The International Monetary Fund (IMF) has suggested the government to give more teeth to the central bank and let it have power to liquidate sick financial institutions.
It is necessary for the overall financial stability, advisor at IMF’s Monetary and Capital Markets Department Paul Mathieu said, here today.
Addressing the concluding visit of IMF’s annual Article IV Discussions and Financial Sector Assessment Programme here today, he said that the Bank and Financial Institutions Act (BAFIA) should include a clause that can give power to the central bank to shut down or liquidate financial institutions that have little chance of being revived.
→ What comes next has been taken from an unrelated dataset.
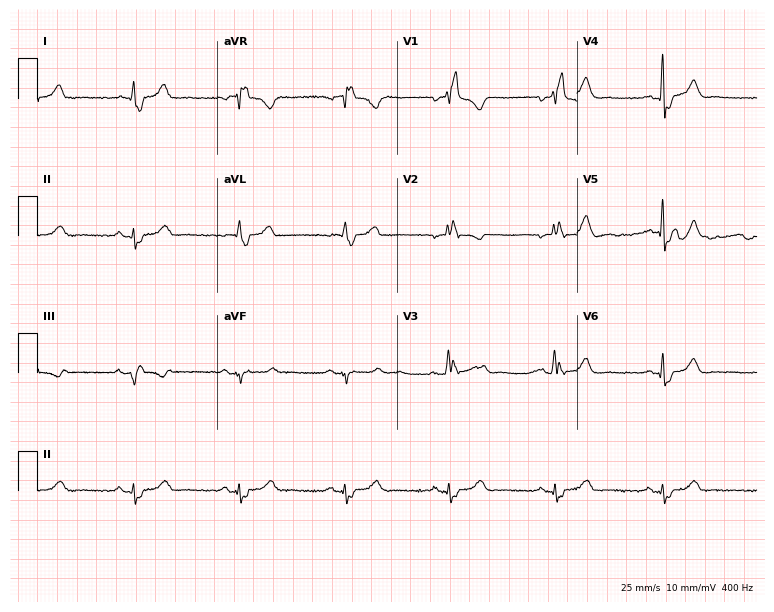
Resting 12-lead electrocardiogram. Patient: a 59-year-old woman. The tracing shows right bundle branch block.

Currently, the central bank must move to the Applette Court for the permission to send a financial institution to liquidation that takes longer time. “However, the power to liquidate sick financial institutions with the central bank will ensure speedy liquidation,” he said, showing concern over existence of interconnected lending among the promoters of a financial institution and their businesses, asset quality and number of financial institutions.
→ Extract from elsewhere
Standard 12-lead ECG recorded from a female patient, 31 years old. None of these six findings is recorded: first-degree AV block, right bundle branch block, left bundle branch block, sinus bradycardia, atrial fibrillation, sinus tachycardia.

The IMF also recommended strengthening of legal framework by upgrading BAFIA, Deposit Insurance Act and initiating the mechanism of collateral registry to avoid possibility of multiple pledging of the same collateral.
“There are far too many banks and many are weak and small,” IMF’s mission chief for Asia and Pacific Department Alexander Pitt said, adding that although mergers are good, the central bank needs to be careful about not allowing merger of two bad institutions, which will create one bigger and weaker bank.
IMF also reiterated its stance against the central bank’s move to cap spread rate at five per cent. “The spread rate cap will increase the risk of mispricing of risks as the banks might lend at lower rate than economically viable just to maintain spread or may not lend at all,” the central bank’s advisor added.
Likewise, the IMF also recommended to bring long term monetary instrument like treasury bills to manage excess liquidity from the market.
Growth in remittance that has helped improve rural economy has pushed up wages hitting competitiveness in agriculture and industry.
Mathieu, on the occasion, also stressed the need to effectively regulate mushrooming cooperatives as it could pose threat to the economy as a whole.
Economic growth at 4.5 per cent
The IMF has projected 4.5 per cent growth for the current fiscal year. the government had projected growth of 5.5 per cent due to growth and recovery in agriculture, strong services and rising public spending.